Wenn Du mit * konfigurierst, dann musst Du auch über den Domainnamen und nicht übder die IP auf die Website zugreifen, dann geht auch PHP. da für die IP das Web ja garnicht konfiguriert ist. Wenn Du die IP Adressen für die Websites nimmst, dann musst Du Dir halt noch eine Website für phpmyadmin und webmail anlgeen und halt darüber zugreifen, da Du ja dann nicht mehr übder den Default vhost gehen kannst. Das alles ist unabhängig von ISPConfig immer so beim apache webserver.


----------



## rootless (11. Apr. 2009)

okay,
nun die frage, wie ist es am sinnvollsten? also ich habe das ja gemäss howto installiert und so richtig hat es bisher nicht funktioniert, bin daher ein wenig skeptisch zum ganzen und weiss jetzt nicht wie der optimale setup wäre.

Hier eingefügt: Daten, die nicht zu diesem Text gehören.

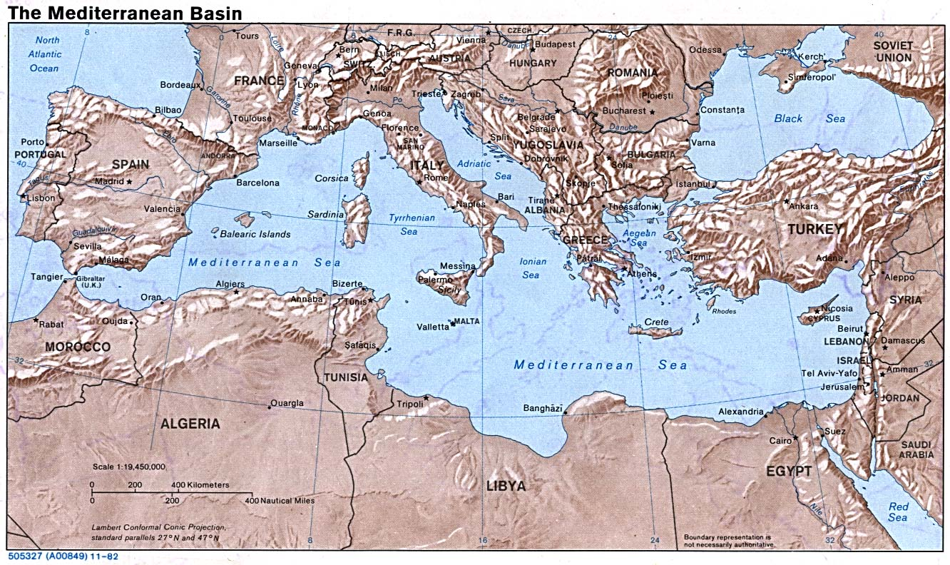 Mediterranean rel82
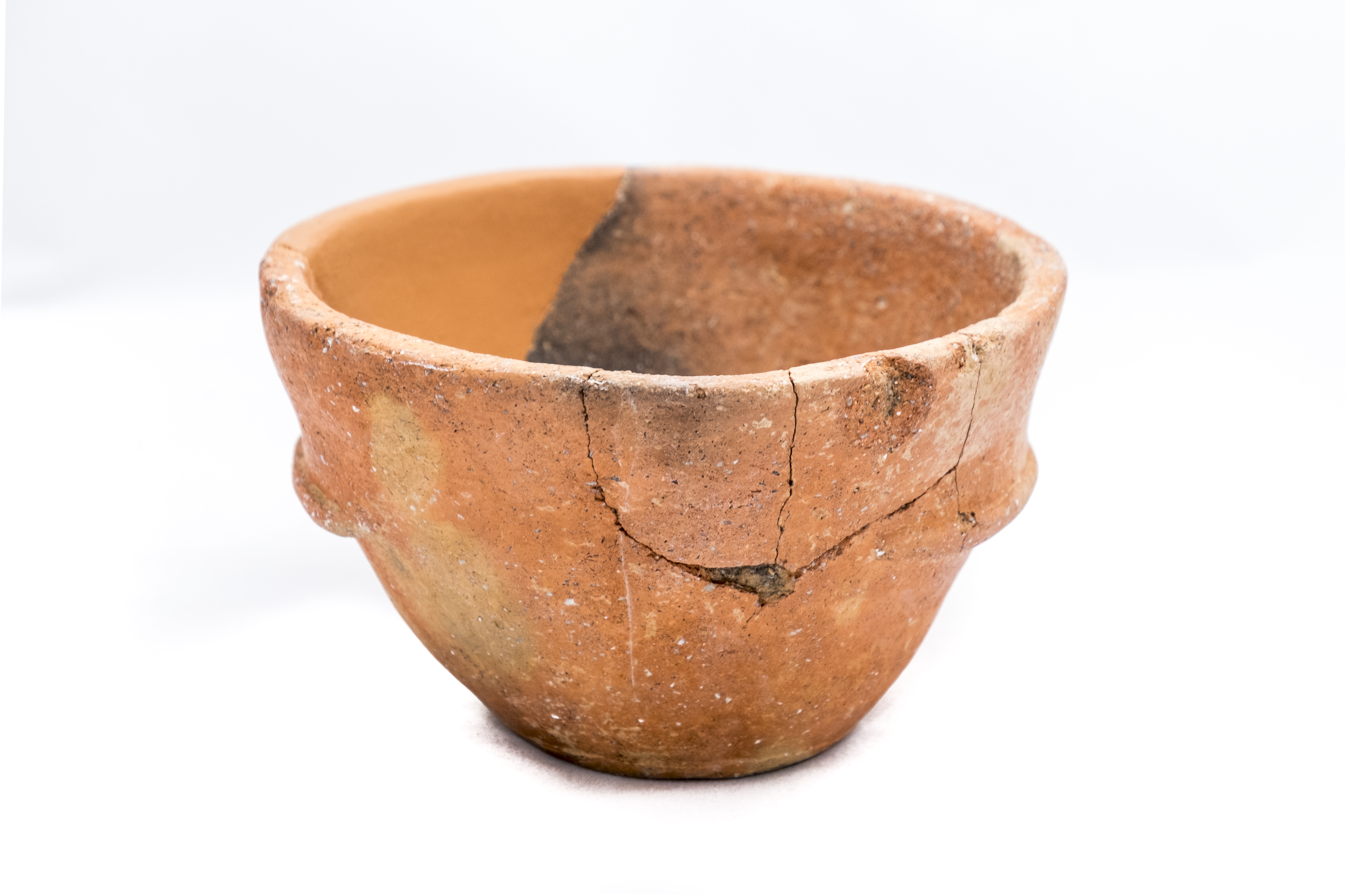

überlege gerade ob ich nochmals alles von vorne machen soll

wie wären die besten schritte nochmals alles von vorne zu machen? isp deinstallieren, und ganz normal alle installierten debian packages deinstallieren und frisch anfangen?

also im prinzip den howto rückwärts?


----------



## Till (11. Apr. 2009)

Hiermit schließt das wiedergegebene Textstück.